# How to save wood so it's reusable after taking building down



## Moon_Dude89 (Dec 21, 2019)

Hi so I talked to my friend who used to be a carpenter and he said just use screws instead of nails. I'd like to take down a tiny house and build it again somewhere else with out messing up the wood. Maybe there's something you can screw into the wood that a screw would go into so it's not damaging the wood when you take out and put back in the screws. Any ideas? A trailer isn't an option for me because I can't afford it.


----------



## homestd (Aug 24, 2018)

At my age it is so much easier to use screws. I have driven my share of nails and pulled them to reuse the lumber. Years ago, when I was doing form carpentry, we used to drive double head 16s so they would be easier to pull out. Building with 2x lumber, you will probably be using 2 1/2" screws which are a bit of a drive themselves. Be sure to drill pilot holes.


----------



## sunnybob (Sep 3, 2016)

Not sure what you mean, but if you want to take the building down and reassemble the same wood in the same places, just use a magic marker and each time you remove a piece, write matching numbers on the inside faces of both pieces. That gives you correct orientation as well. Once assembled, none of the numbers will be visible.
And lots of pictures as well.


----------



## Alchymist (Jan 2, 2011)

homestd said:


> At my age it is so much easier to use screws. I have driven my share of nails and pulled them to reuse the lumber. Years ago, when I was doing form carpentry, we used to drive double head 16s so they would be easier to pull out. Building with 2x lumber, you will probably be using 2 1/2" screws which are a bit of a drive themselves. Be sure to drill pilot holes.

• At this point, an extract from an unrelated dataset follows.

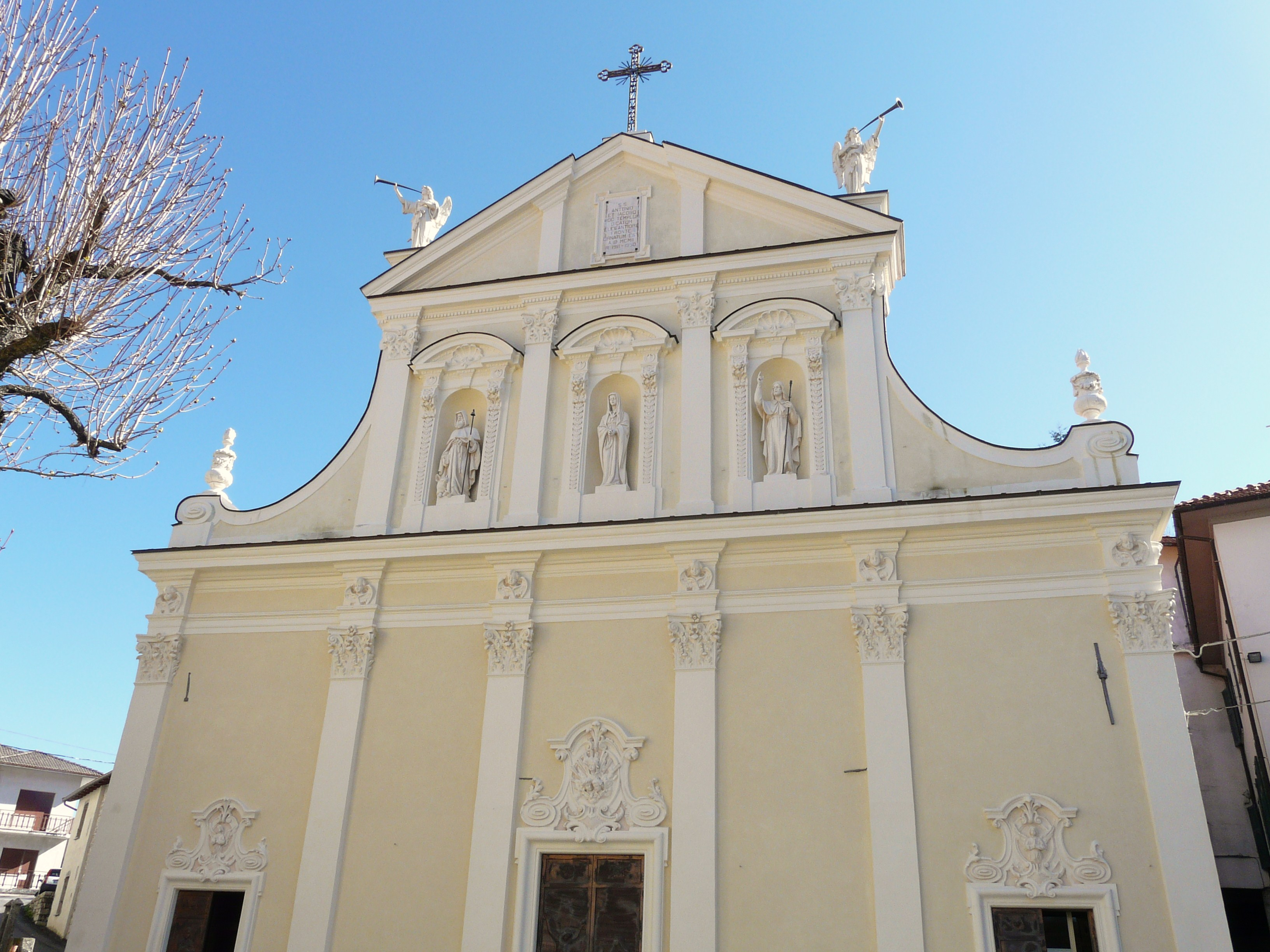 Chiesa dei Santi Antonio e Giacomo, Fontanigorda, Liguria, Italia

Driving 2-1/2" screws in construction lumber is a snap - with an impact drill. Just a bit noisy, but it works! And no need to drill pilot holes unless the screws are going into the near end of a piece, which could split. Anywhere else along the 2X it won't split. I use a Porter Cable 20VMAX, but there are others out there. Just consider spending a few extra bucks and get one that is brushless.


----------



## _Ogre (Feb 1, 2013)

homestd really needs to get into the 21st century, now that it's 20% done 
impact drivers really make a difference driving long screws fast


----------



## GeorgeC (Jul 30, 2008)

Moon_Dude89 said:


> Hi so I talked to my friend who used to be a carpenter and he said just use screws instead of nails. I'd like to take down a tiny house and build it again somewhere else with out messing up the wood. Maybe there's something you can screw into the wood that a screw would go into so it's not damaging the wood when you take out and put back in the screws. Any ideas? A trailer isn't an option for me because I can't afford it.



Is there an existing "tiny house" that you want to take down? Or, are you trying to get suggestions on how to build a tiny house that you are then going to take down?


George


----------



## Tony B (Jul 30, 2008)

Nuts and Bolts

When I lived in Ar., my chicken house got blown over and moved about 300 ' or so in a tornado.
It was on its side with not too much damage. I disassembled it in sections and moved it with my old cheap snow mobile trailer I brought down from NY. 
I reassembled it by doing whatever was needed using nuts and bolts. i never did buy more chickens.
I had several friends that had a local rock group. When we would party, we would disassemble a small section for their instruments and speakers so they wouldn't get wet and funky and Billy Goat Hill was rockin'. The next day, i would put that wall section back in place. 

If you plan on moving and using nuts and bolts, you might be blown away by what it will cost you.


----------